RPA has been a huge pain to work with.
It's almost always a framework around existing tools like Selenium that you constantly have to fight against to get good results from. I was always left with the feeling that I could build something better myself just handrolling the scripts rather than using their frameworks.
Getting Claude integrated into the space is going to be a game changer.
Most RPA work is in dealing with errors and exceptions, not the "happy path". I don't see how Claude's Screen Agent is going to work out there - what do you do when an error pops up and you need to implement specific business logic how to respond? How about consistency over many executions, and enterprise accounts. You want a centralized way to control agent behavior. Scripting based RPA is also much faster and cheaper to run, and more consistent.
Maybe Anthropic should focus on building a flexible RPA primitive we could use to make RPA workflows with, like for example extracting values from components that need scrolling, selecting values from long drop-down menus, or handling error messages under form fields.
I agree with your post.
Isn't this most programming? I always chuckle when a junior hire looks at my code and says: "It is mostly error checking."100% this. I am using the open source Ui.vision to automate some business tasks. Works well, but only 10% of the work is for automating the main workflow, 90% of the work goes into error and edge case handling (e. g. Internet down, website (to scrape data from) down, some input data has typos or the wrong date format, etc).
A human can work around all these error cases once she encounters them. Current RPA tools like Uipath or ui.vision need explicit programming for every potential situation. And I see no indication that Claude is doing any better than this.
For starters, for visual automation to work reliably the OCR quality needs to improve further and be 100% reliable. Even in that very basic "AI" area, Claude, ChatGPT, Gemini are good, but not good enough yet.
I can see it now, Claude generating expect scripts. 1994 and 2024 will be fully joined.
The big thing I expect at the next level is in using Claude to first generate UI-based automation based on an end user's instructions, then automatically defining a suite of end-to-end tests, confirming with the user "is this how it should work?", and then finally using this suite to reimplement the flow from first principles.

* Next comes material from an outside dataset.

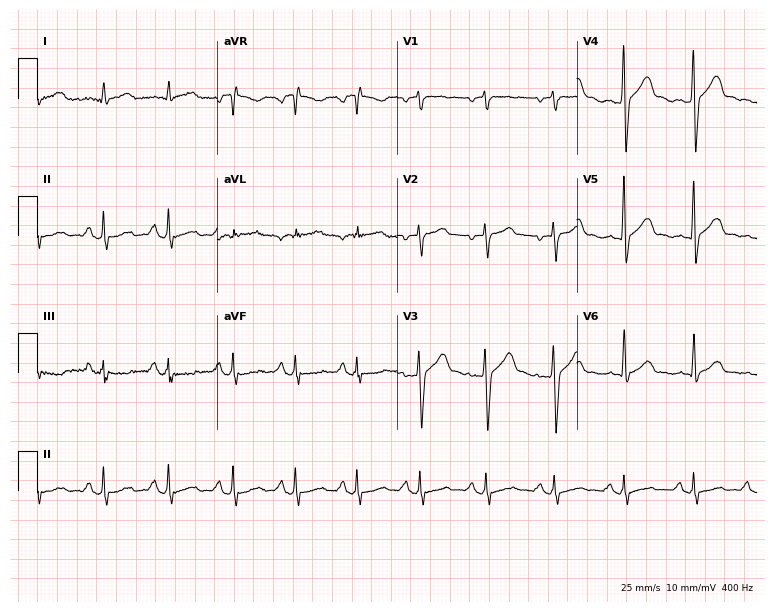
ECG (7.3-second recording at 400 Hz) — a 24-year-old male patient. Screened for six findings — first-degree AV block, right bundle branch block (RBBB), left bundle branch block (LBBB), sinus bradycardia, atrial fibrillation (AF), sinus tachycardia — none is recorded. Other findings, if any, are not listed.

I know we're still a bit far from there, but I don't see a particular hurdle that strikes me as requiring novel research.
But does it do any better at soliciting the surprise requirements from the user, who after confirming that everything works, two months later reports a production bug because the software isn't correctly performing the different reqirements on the first Tuesday of each quarter that you never knew about.
I once had an executive ask to start an incident because he was showing a client the app and a feature that he wanted that had never been spec’d didn’t exist.
So basically, Tog's Paradox in action?